**What you need to do:**
Pictures excluded, output the lines of the data below between the one holding "Estación de Trenes" and the one holding "צילום של דף הבית באתר 'מקראות גדולות הכתר'", inclusive, exactly as they stand.

**Given entries:**
────────────────

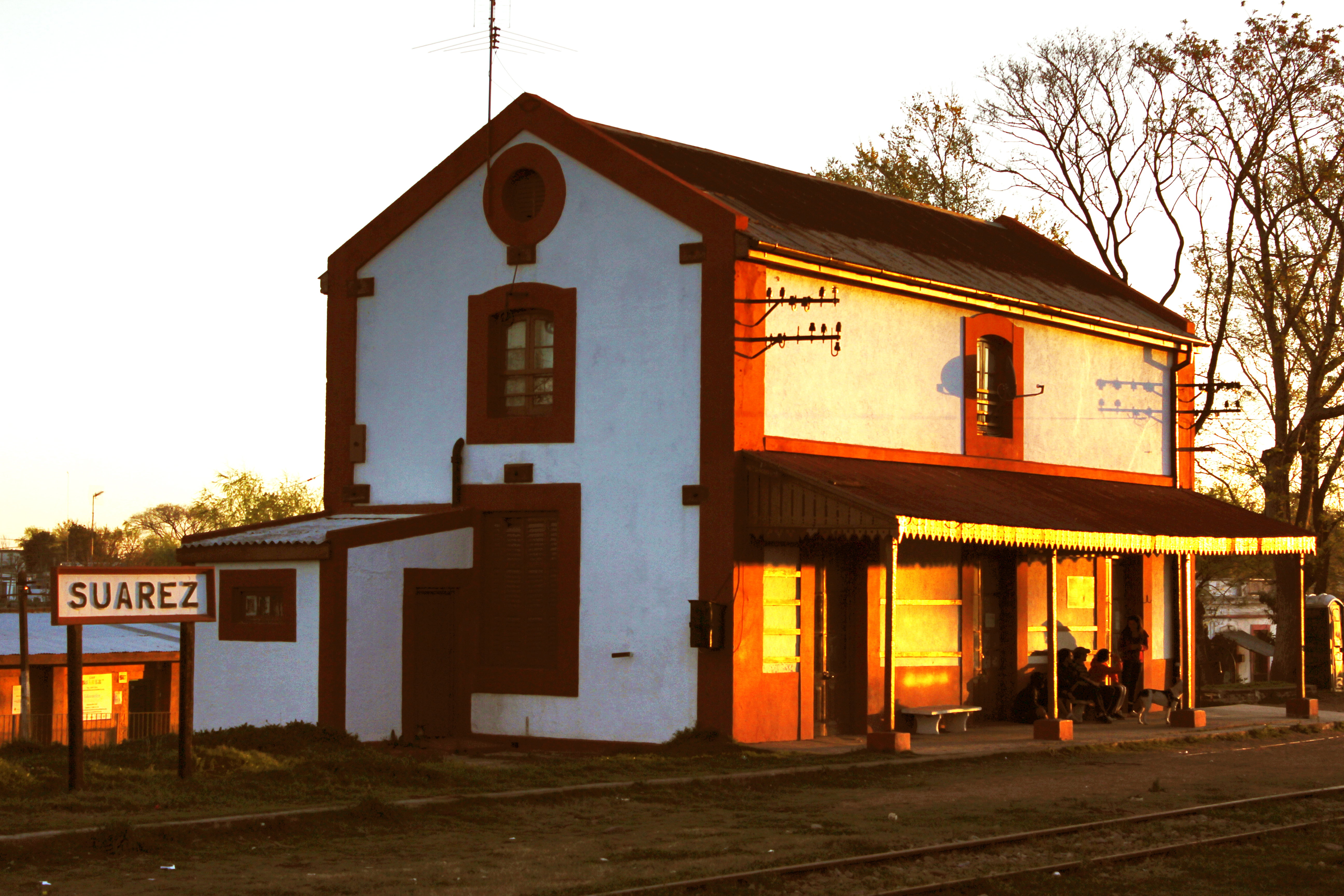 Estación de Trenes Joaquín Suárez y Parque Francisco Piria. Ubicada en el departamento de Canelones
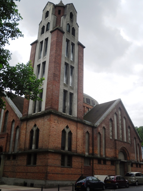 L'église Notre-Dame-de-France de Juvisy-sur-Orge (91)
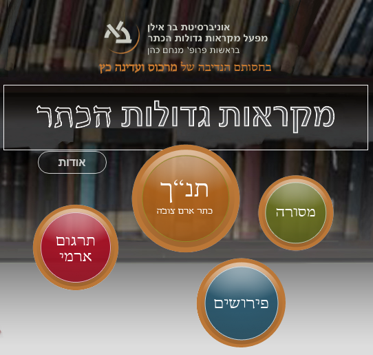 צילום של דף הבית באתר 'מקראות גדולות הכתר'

────────────────

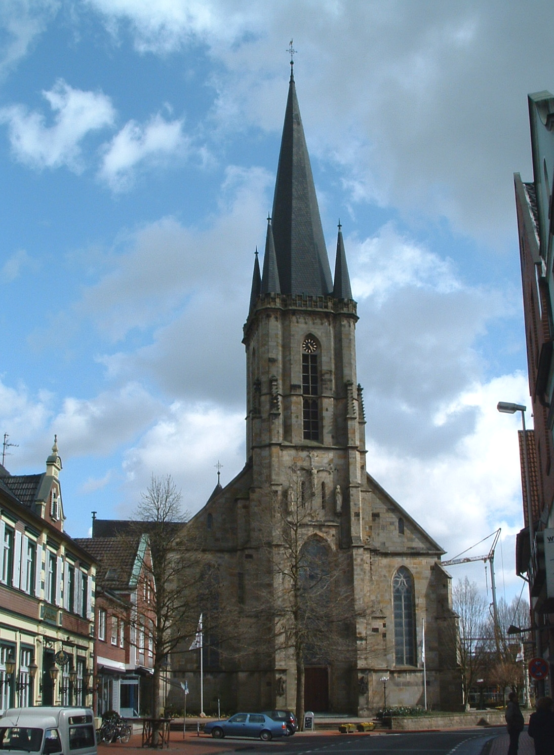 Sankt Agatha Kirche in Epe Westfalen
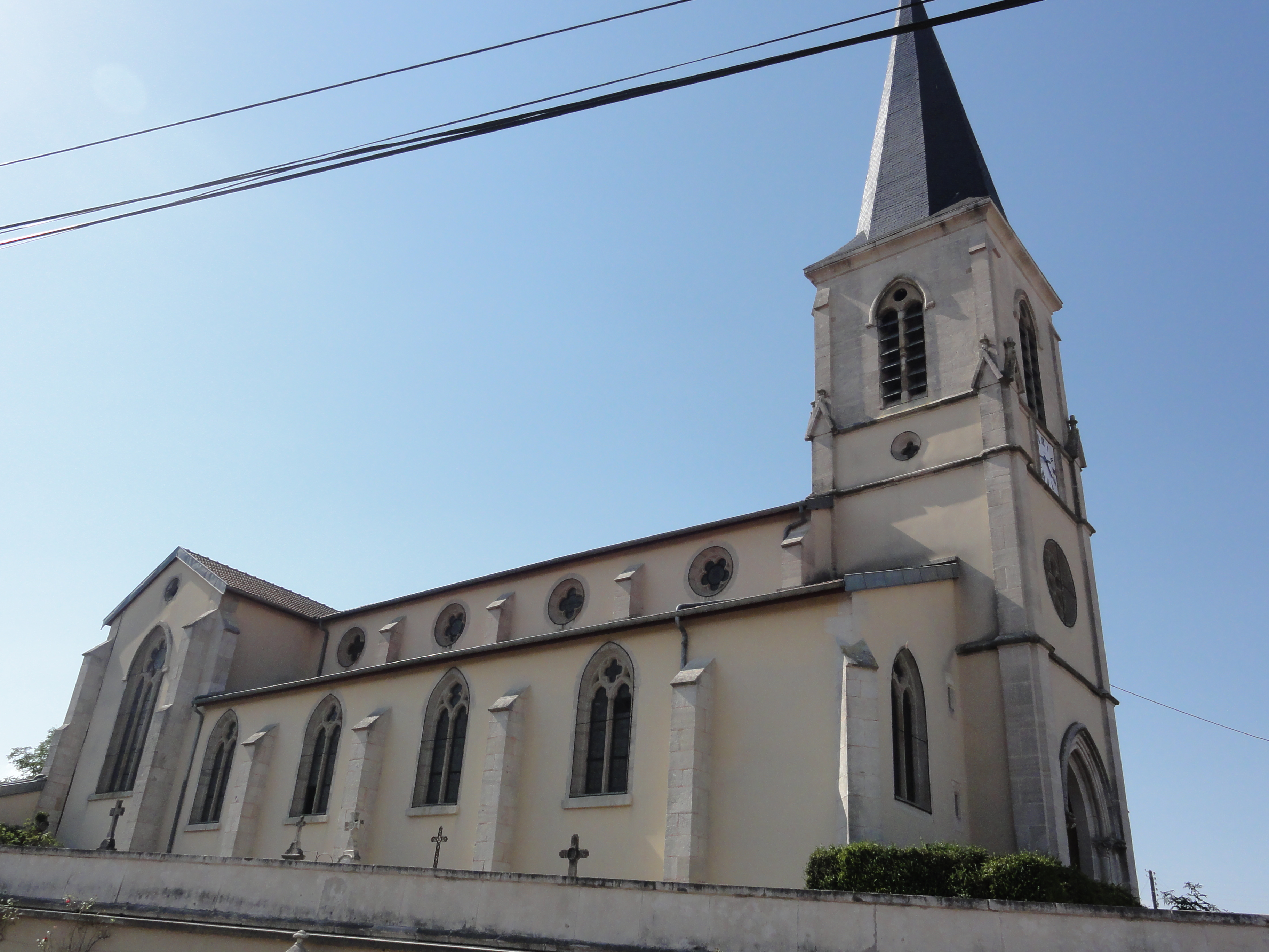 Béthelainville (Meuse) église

────────────────

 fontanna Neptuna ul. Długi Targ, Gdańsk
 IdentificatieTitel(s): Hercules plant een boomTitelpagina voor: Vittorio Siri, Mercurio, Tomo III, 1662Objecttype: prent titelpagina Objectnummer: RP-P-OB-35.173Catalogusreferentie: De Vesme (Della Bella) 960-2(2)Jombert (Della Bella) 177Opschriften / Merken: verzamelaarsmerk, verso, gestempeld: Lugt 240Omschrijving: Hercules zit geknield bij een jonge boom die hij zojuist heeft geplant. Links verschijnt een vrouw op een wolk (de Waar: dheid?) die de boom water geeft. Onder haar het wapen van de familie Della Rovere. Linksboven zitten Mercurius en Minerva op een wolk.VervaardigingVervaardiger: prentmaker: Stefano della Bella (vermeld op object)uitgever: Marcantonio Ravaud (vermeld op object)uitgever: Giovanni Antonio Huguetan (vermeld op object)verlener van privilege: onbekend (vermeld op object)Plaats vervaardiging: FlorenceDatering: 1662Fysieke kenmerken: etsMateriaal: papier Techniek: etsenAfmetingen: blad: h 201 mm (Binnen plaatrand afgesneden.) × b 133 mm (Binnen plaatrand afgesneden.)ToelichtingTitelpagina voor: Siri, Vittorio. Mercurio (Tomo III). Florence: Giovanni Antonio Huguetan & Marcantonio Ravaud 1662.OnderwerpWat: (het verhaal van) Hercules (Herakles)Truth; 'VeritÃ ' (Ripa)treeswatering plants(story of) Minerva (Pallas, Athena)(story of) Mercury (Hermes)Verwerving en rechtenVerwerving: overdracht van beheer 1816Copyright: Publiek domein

────────────────

**The completed task:**
 Estación de Trenes Joaquín Suárez y Parque Francisco Piria. Ubicada en el departamento de Canelones
 L'église Notre-Dame-de-France de Juvisy-sur-Orge (91)
 צילום של דף הבית באתר 'מקראות גדולות הכתר'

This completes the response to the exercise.